→ **The problem**
When the line containing "senza nuclei |" is found in the data below, copy it and each line after it through the line containing "2011.0 | 134.594 |", exactly and with no others.

Records to use below:

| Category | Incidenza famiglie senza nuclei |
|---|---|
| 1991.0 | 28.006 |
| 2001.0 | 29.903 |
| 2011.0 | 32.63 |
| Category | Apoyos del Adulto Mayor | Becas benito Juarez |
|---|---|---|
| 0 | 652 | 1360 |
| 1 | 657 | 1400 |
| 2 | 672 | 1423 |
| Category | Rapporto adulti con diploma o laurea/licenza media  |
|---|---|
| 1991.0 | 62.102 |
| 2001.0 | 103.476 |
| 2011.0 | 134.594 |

End of Records to use.
Records to use below:

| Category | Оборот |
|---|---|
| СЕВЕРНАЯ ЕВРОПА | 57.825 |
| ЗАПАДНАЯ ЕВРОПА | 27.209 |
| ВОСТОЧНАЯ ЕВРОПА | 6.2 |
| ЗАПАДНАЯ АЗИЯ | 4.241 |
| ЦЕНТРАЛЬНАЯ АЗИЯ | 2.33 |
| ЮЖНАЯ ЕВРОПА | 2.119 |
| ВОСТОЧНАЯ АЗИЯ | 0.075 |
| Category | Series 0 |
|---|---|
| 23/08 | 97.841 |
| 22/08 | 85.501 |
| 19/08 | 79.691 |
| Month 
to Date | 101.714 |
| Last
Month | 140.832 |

End of Records to use.
Records to use below:

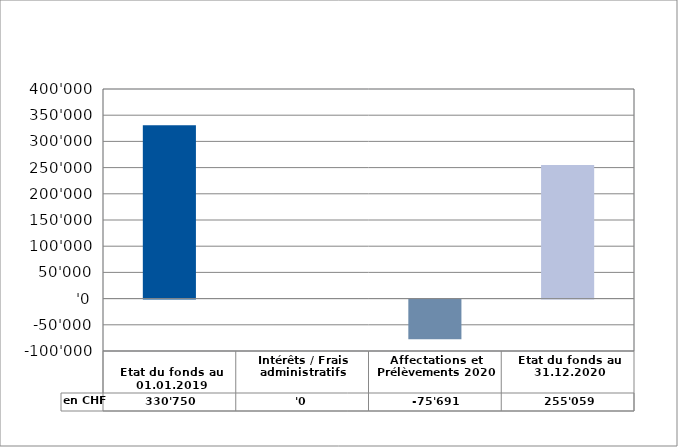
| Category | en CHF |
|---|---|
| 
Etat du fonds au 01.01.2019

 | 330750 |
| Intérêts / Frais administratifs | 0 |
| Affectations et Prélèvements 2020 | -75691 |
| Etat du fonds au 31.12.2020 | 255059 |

End of Records to use.

→ **Output for this exercise**
| Category | Incidenza famiglie senza nuclei |
|---|---|
| 1991.0 | 28.006 |
| 2001.0 | 29.903 |
| 2011.0 | 32.63 |
| Category | Apoyos del Adulto Mayor | Becas benito Juarez |
|---|---|---|
| 0 | 652 | 1360 |
| 1 | 657 | 1400 |
| 2 | 672 | 1423 |
| Category | Rapporto adulti con diploma o laurea/licenza media  |
|---|---|
| 1991.0 | 62.102 |
| 2001.0 | 103.476 |
| 2011.0 | 134.594 |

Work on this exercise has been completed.